ESTEEM materials are free and distributed using a Creative Commons Attribution Non-Commercial Share-Alike 4.0 license. Videos are available on YouTube, and CODAP-based tasks are distributed at the CODAP website. We innovated dissemination of teacher education curriculum materials through  e-modules that are easily imported into Learning Management Systems [LMSs] for adaptation and integration with other course materials. There are over 435 registered users in the ESTEEM portal who have access to these free materials. More than 130 faculty received professional development through attending 1-day in-person workshops or one of seven online webinars over the course of the grant period.

 In 2018-2020, 30 faculty were tracked from 27 U.S. institutions who implemented ESTEEM materials in a variety of courses (n=48) with 804 enrolled students, most of whom were undergraduate preservice mathematics teachers along with some practicing teachers or general undergraduate statistics students.  When preservice teachers use theESTEEM materials, there are strong positive impacts on their: confidence to teach statistics and use CODAP, perspectives on the importance of teaching statistics with real data, and ability to plan meaningful lessons with multivariate data about real world phenomena. Faculty who implement ESTEEM materials report learning more about appropriate statistics pedagogy, increasing their own comfort and confidence in engaging with data using CODAP, and helping preservice teachers develop pedagogical approaches for teaching statistics with rich data. Faculty appreciated the ease of use and quality of the ESTEEM curriculum materials, and used them in a variety of instructional modes (e.g., face-to-face, online, hybrid). 

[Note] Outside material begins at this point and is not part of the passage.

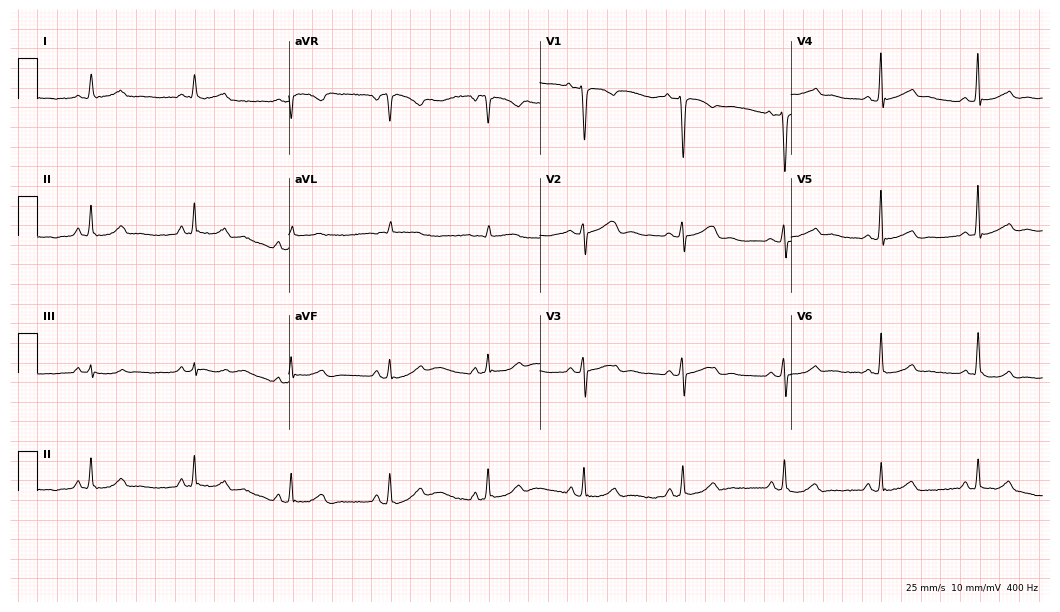
Electrocardiogram, a female patient, 45 years old. Overall reading on record: normal ECG.

Broader impact. By including institutions serving diverse populations of undergraduates (e.g., Univ. of Florida, Eastern New Mexico Univ., Benedictine College, Texas A&M Univ. - Corpus Christi, Washington State Univ. Vancouver, Univ. of Arizona), a diverse group of ESTEEM-prepared teachers are likely better equipped to teach statistics in dispersed geographic locations in the U.S., leading to stronger preparation of students and feeding the pipeline into STEM disciplines. Our approach to package LMS-ready modules is a model for broader solutions for online courses in higher education--a critical societal concern for educational access to online teacher education programs. The improvements made to CODAP and the ESTEEM-created CODAP activities are readily available and reach a wide audience of K-16 math and science teachers and students through the Concord Consortium website, providing a broad access to a free online tool and classroom-ready activities.